Aber bevor ich zum eigentlichen Punkt komme, moechte ich noch kurz meine Erlebnisse von meiner Rueckreise gestern schildern. Also: Damals, im Ferienlager … j/k

Ich bin also gestern allein nach Tokyo zurueckgeflogen und merkte dann beim Aussteigen in Haneda, dass mein Portmonnaie nicht da war, wo es sein sollte. Auch nach hektischer Suche in allen Taschen und um meinen Sitz herum, konnte ich es nicht finden. Ein kurzer Anruf bei Schwiegermutter bestaetigte meinen Verdacht, dass ich es in ihrem Auto (ein VW Golf uebrigens, hehe) verloren hatte. Immerhin etwas. Das bedeutete dann aber, dass ich in Tokyo ohne Ausweispapiere und Geld am Flughafen Haneda festsaß. Jep, ziemlicher Mist. Ich bin dann zur Koban (=Polizeitstation) am Flughafen gestiefelt und habe dort um Hilfe gebeten. Da es scheinbar häufiger vorkommt, dass Leute das Geld zum nach Hause fahren vergessen, gibt es sogar ein System für solche Fälle. Nach ein paar Anrufen und Erklärungen und ein paar ausgefüllten Formularen (wir sind in Japan, schon vergessen?) hatte ich dann 1030 Yen in der Hand und konnte nach Hause fahren. Yippie! Der dienstälteste Polizist bestand dann noch darauf, dass ich 200 Yen seines privaten Geldes nehme, was ich wirklich nicht wollte. Aber er war sehr bestimmt dabei, so dass ich mir auf dem Weg noch einen Twix kaufen konnte (gibt es seit ein paar Wochen an Bahnhofskiosks zu kaufen). Es war mittlerweile 15 Uhr und ich hatte kein Mittagessen. Deshalb: Danke, lieber Polizist! Ich habe mich natürlich ausführlichst bedankt!

So, Zeit für den eigentlichen Artikel und viele, viele Fotos:

Menschen

   

     

     

Aufgenommen an Wochentagen, deshalb viele alte Menschen und Schüler. Erwachsene arbeiten.

     

Nickerchen 🙂

     

       

Der creepy Gaijin macht Fotos von Schulmädchen und ihren Röcken! Aber ich kann mich mit „es ist für die Wissenschaft!“ herausreden 🙂 Der Punkt hier ist, dass die Röcke in Tokushima im Durchschnitt gute 40 Zentimeter länger sind als in Tokyo. Wer in Tokushima Knie zeigt, gilt schon als verwegen. In Tokyo interessiert das wirklich niemanden und die Mädels haben so kurze Röcke, dass sie beim Treppensteigen oft ihre Hände benutzen um sicherzustellen, dass es keine ungewollten Blicke auf ihre Unterwäsche gibt. 🙂

Und hier ein paar Fotos von unserem Zug bzw. der Landschaft vor den Zugfenstern

      

     

   

      

Wer schon einmal in Tokyo war, wird auf diesem Bild eine Menge Unterschiede bemerken. (Z.B. gibt es keine automatischen Ticketschalter.)

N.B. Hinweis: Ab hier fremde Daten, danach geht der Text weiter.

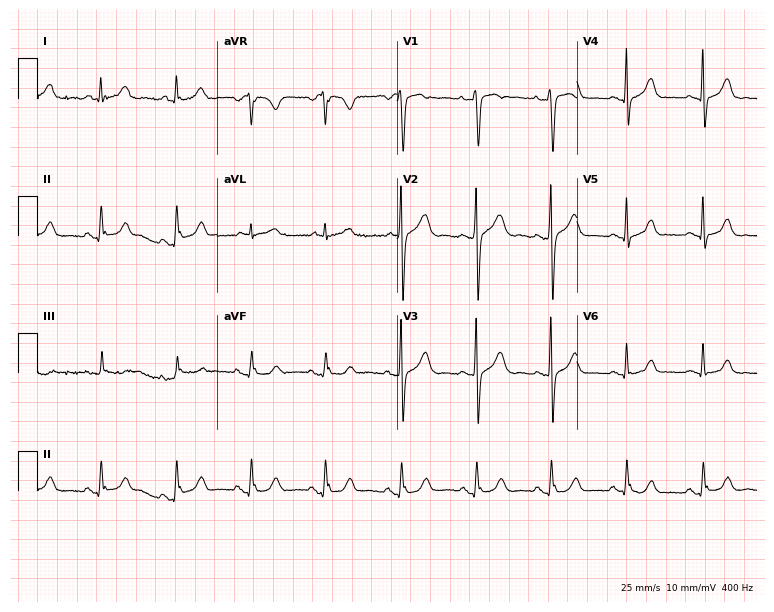
12-lead ECG from a female, 55 years old. Recorded interpretation: within normal limits.
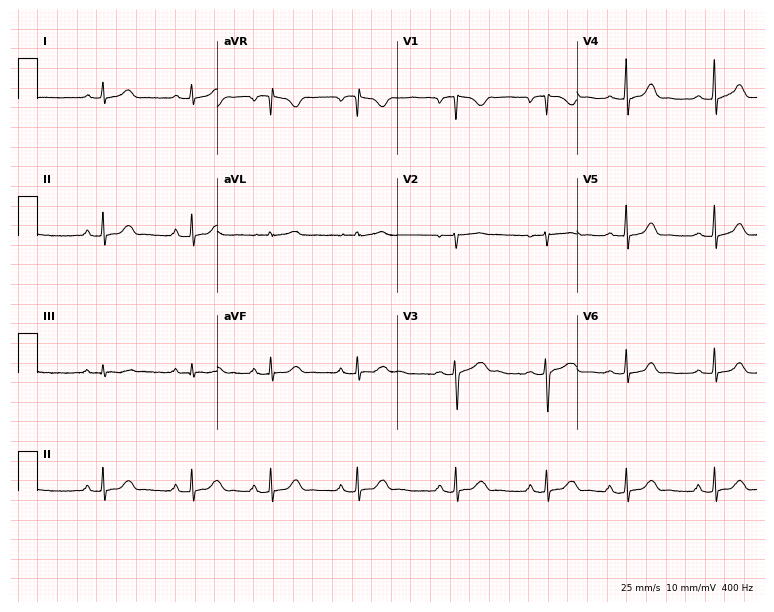
Standard 12-lead ECG recorded from a 21-year-old woman (7.3-second recording at 400 Hz). Read as a normal ECG.
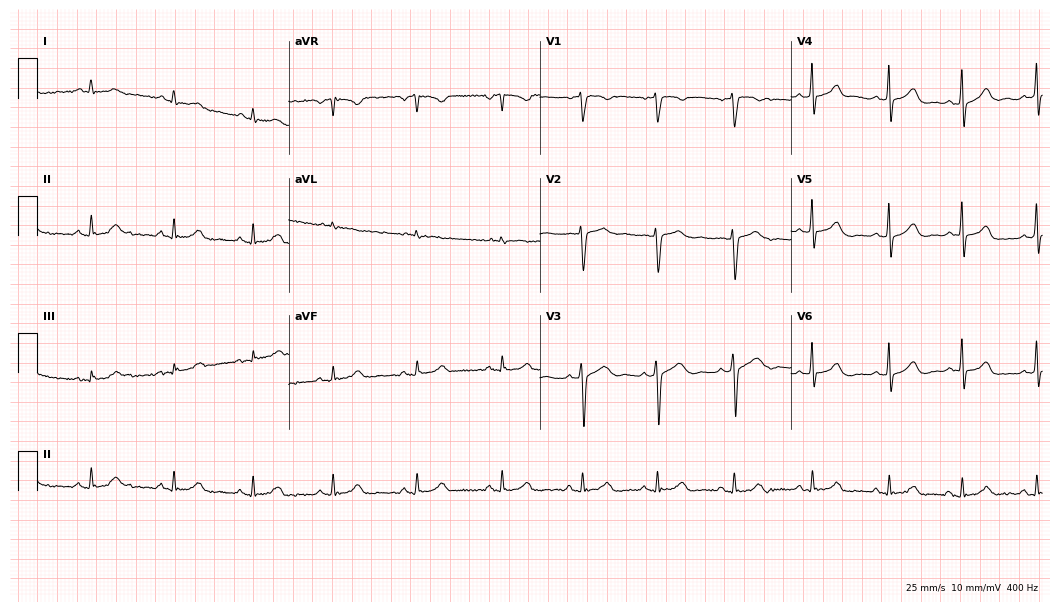
Standard 12-lead ECG recorded from a female, 38 years old. Read as a normal ECG.
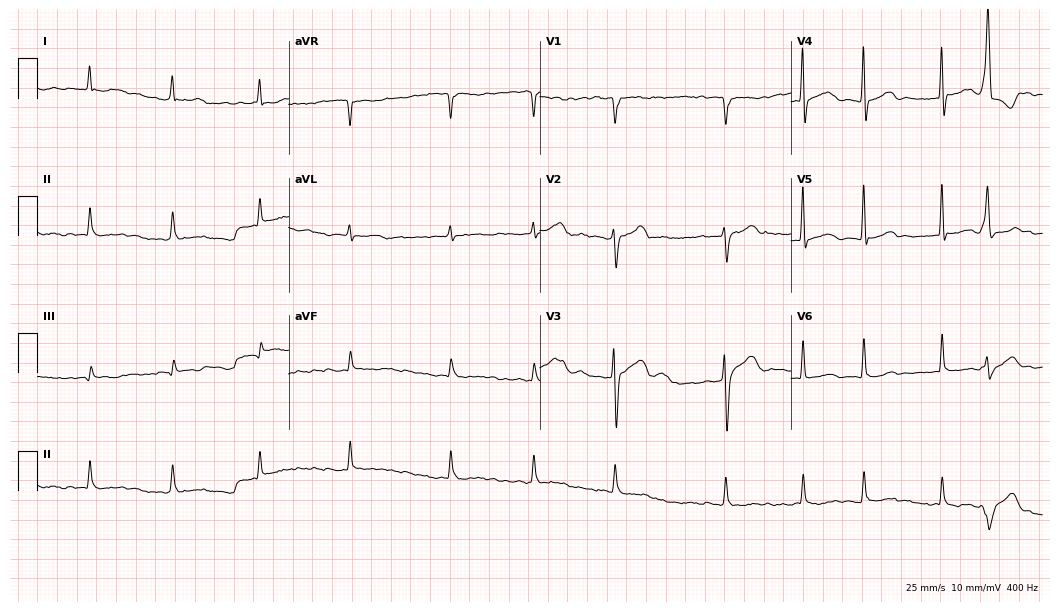
12-lead ECG from a man, 66 years old. No first-degree AV block, right bundle branch block, left bundle branch block, sinus bradycardia, atrial fibrillation or sinus tachycardia recorded for this tracing.
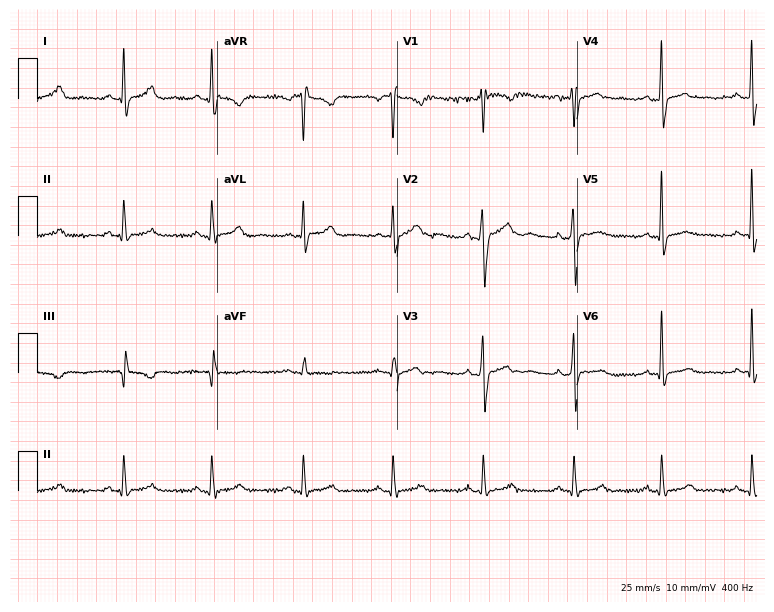
ECG (7.3-second recording at 400 Hz) — a 30-year-old man. Screened for six findings — first-degree AV block, right bundle branch block (RBBB), left bundle branch block (LBBB), sinus bradycardia, atrial fibrillation (AF), sinus tachycardia — none is recorded.
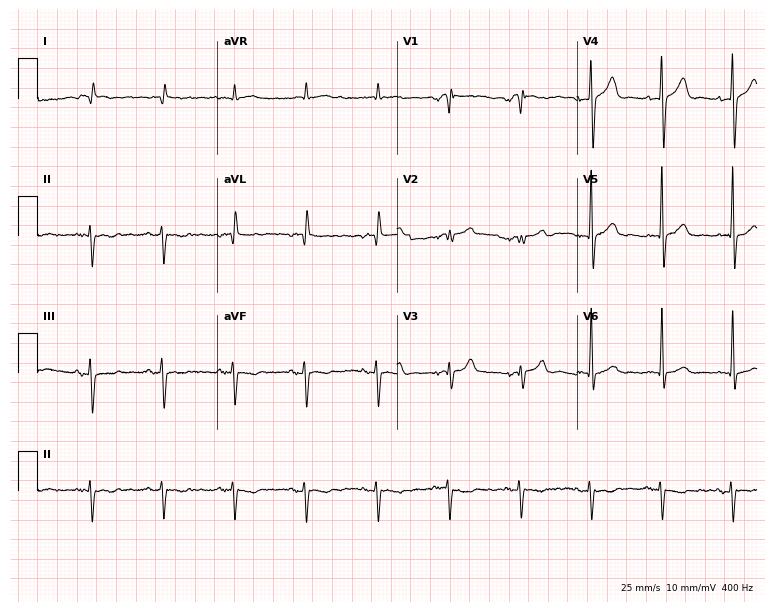
Electrocardiogram (7.3-second recording at 400 Hz), a man, 64 years old. Of the six screened findings (first-degree AV block, right bundle branch block (RBBB), left bundle branch block (LBBB), sinus bradycardia, atrial fibrillation (AF), sinus tachycardia), none is recorded. Other findings, if any, are not listed.
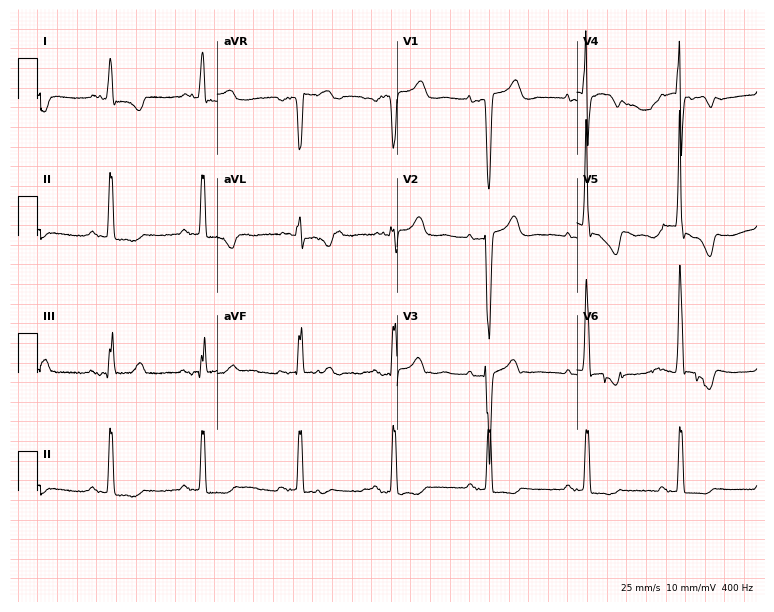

Und hier ein paar Schnappschüsse aus Mima selbst

     

    

Diese Blüte erzeugt einen Ton, wenn man durch sie hindurchbläst.

     

Ein Rathaus auf dem Lande. Mein Rathaus in Kusatsu sah ziemlich exakt genau so aus.

Diese nette Oma war leider schon ein wenig Dement, aber sehr freundlich. Sie wollte uns zu einem leckeren und billigen Soba-Laden mitschleifen, aber wir hatten da schon gegessen. Sie war ausserdem Souka-Gakkai Anhängerin, hehe.

     

Japan ist eines der reichsten Länder der Erde. Auf dem Land rostet aber trotzdem vieles vor sich hin.

    

Der Getränkekistenzaun gehört zu einem Sakehändler.

     

Solche pittoresken Flussbetten sieht man in Japan relativ oft.

Seilhüpfen. 🙂

Wilde Müllhalden sieht man in Japan leider ebenfalls ziemlich oft.

     

In Südjapan findet man zu jeder Jahreszeit Zitrusfrüchte. Das hier dürften Dekopon (デコポン) sein. Vielleicht hat ja einer Lust, die deutsche Übersetzung nachzuschlagen?

      

Nein, das war kein Tsunami, sondern einfach nur Zerfall.

Oh, wie süß! Und dann heißt die Gute auch noch Sakura! Aber ich wette, wenn ich mich genähert hätte, hätte sie mich gebissen. Ich mag übrigens Hunde nicht.

     

Holzverarbeitung.

Der alte Mann hier war einfach genial. Wäsche aufhängen, angeln, den Golf-abschlag üben … der Mann weiß, wie man abhängt! Das in der Mitte ist übrigens sein Auto.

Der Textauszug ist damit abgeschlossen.